Tag Archives: Food Network Canada

Great Canadian Cookbook celebrates country’s smorgasbord

Food Network Canada’s Great Canadian Cookbook is a multi-platform project designed to celebrate and inspire with recipes reflecting this country’s diversity, and Noah Cappe knows exactly which family recipes he’d share with viewers.

“Growing up, my mom was famous for her chocolate chip mandel bread,” Cappe says during a break in filming Season 3 of Carnival Eats. “And for my dad, to this day I still think he makes the best French toast with McCutcheon’s maple syrup. Everybody has something in their family someone makes that transports you to growing up and those are it for me.”
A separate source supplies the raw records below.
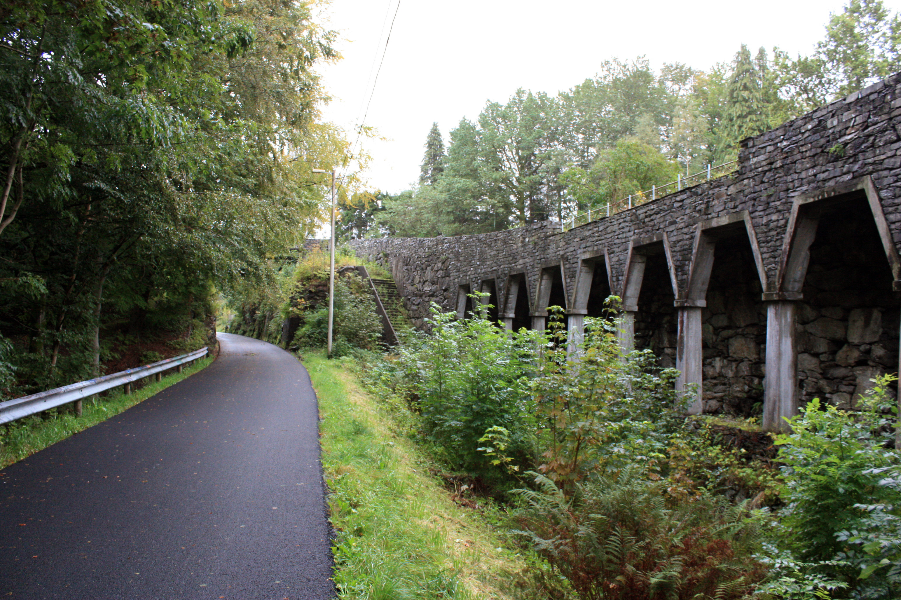 Paradisstranden, Fana, Bergen.
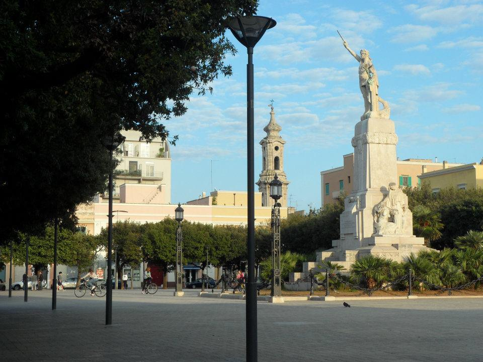 Veduta di Piazza Vittorio Emanuele a Monopoli, donata al sottoscritto --Monopoli91 (msg)
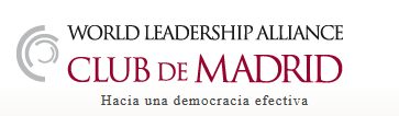 Logotipo del Club de Madrid
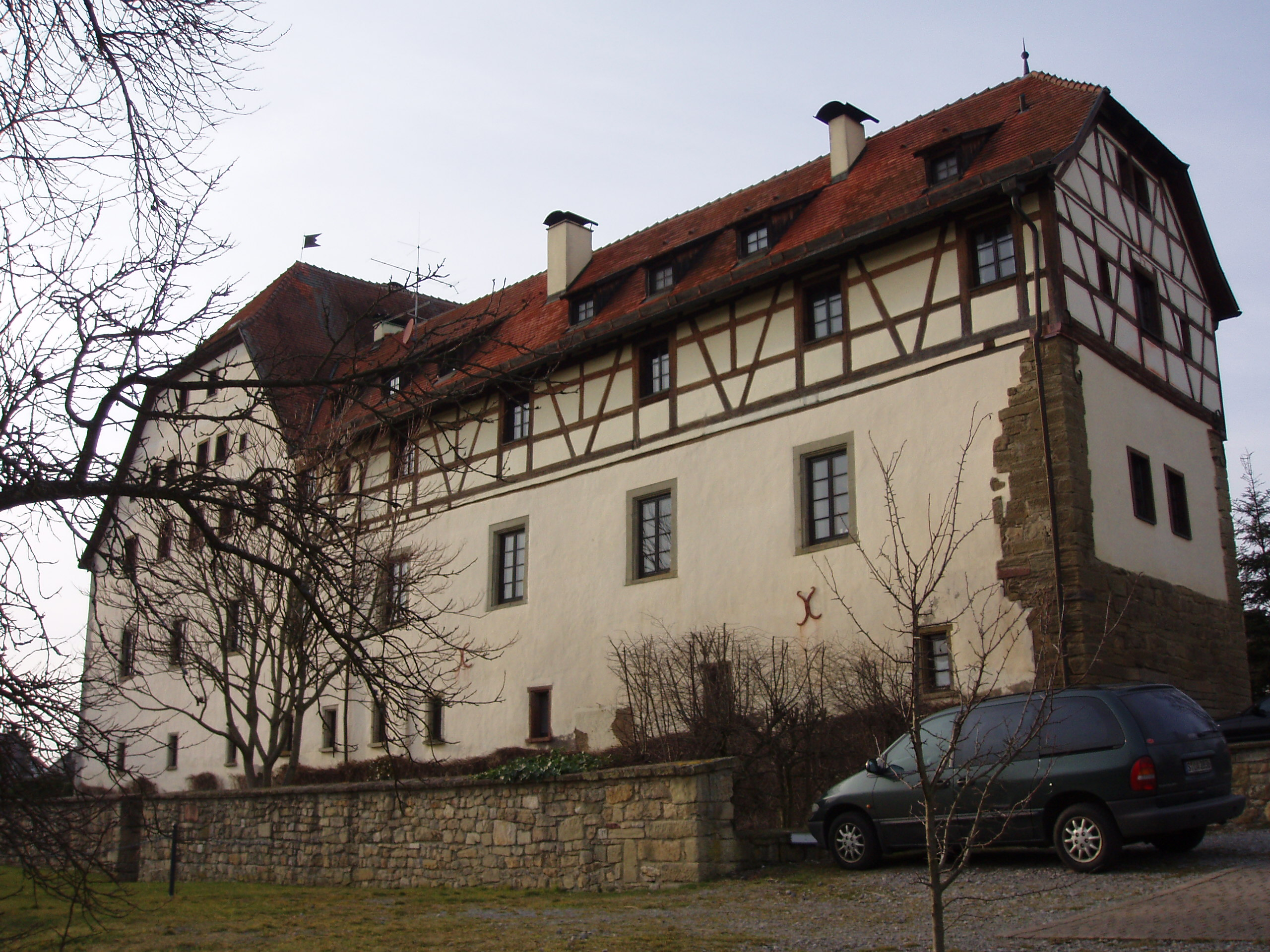 Schloss Vollmaringen, heute als Wohnbau genutzt
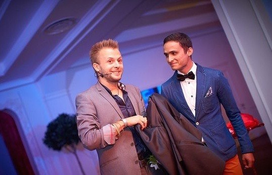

Cappe and celebrity chef Lynn Crawford co-host Food’s ambitious Great Canadian Cookbook, part docu-series, part recipe source, part celebration of Canada. Launching Monday with four back-to-back episodes, the television segment of Cookbook finds the foodie duo hitting the East Coast, Ontario, Prairies and West Coast in search of tasty recipes, touching stories and interesting characters. You don’t get more interesting than Episode 1 in St. John’s, where Crawford experiences brunch at Mallard Cottage, a Jigg’s Dinner hosted by firemen and a music-infused house party fuelled by cod tongues and scrunchions. Cappe, meanwhile, visits Lunenburg and Dartmouth, Nova Scotia, sampling lobster rolls, lobster-topped burgers and to-die-for homemade bacon.

Cookbook_Lynn

“A show like this is as much about the people as it is about their recipes,” the Toronto-born actor says. “It’s really nice to see how each story is built through the landscape, the person, their story and then through the food.” He likens Cookbook to chef-author Anthony Bourdain’s CNN series Parts Unknown, that uses food as a stepping stone to learning about other cultures and peoples. Over 20 nationalities contribute to the four-part Cookbook.

The series serves as a path to FoodNetwork.ca, where recipes from the episodes are combined with extra video content of Crawford cooking with celebrities, making sausage in Saskatoon and foraging  for mushrooms and Cappe icing cakes in Winnipeg and sampling Nanaimo bars in B.C.

Cappe spent two days in each locale, filming for the television show and website, eating, talking and gathering some of his favourite recipes to re-create at home, though he won’t be the one making them.

“I don’t cook, but I’ve given all of my favourite recipes to my dad, ” Cappe says. “He loves cooking and I love eating. It’s a win-win for me!”

All four episodes of Great Canadian Cookbook air Monday, Oct. 11, beginning at 3 p.m. ET/noon PT on Food Network Canada.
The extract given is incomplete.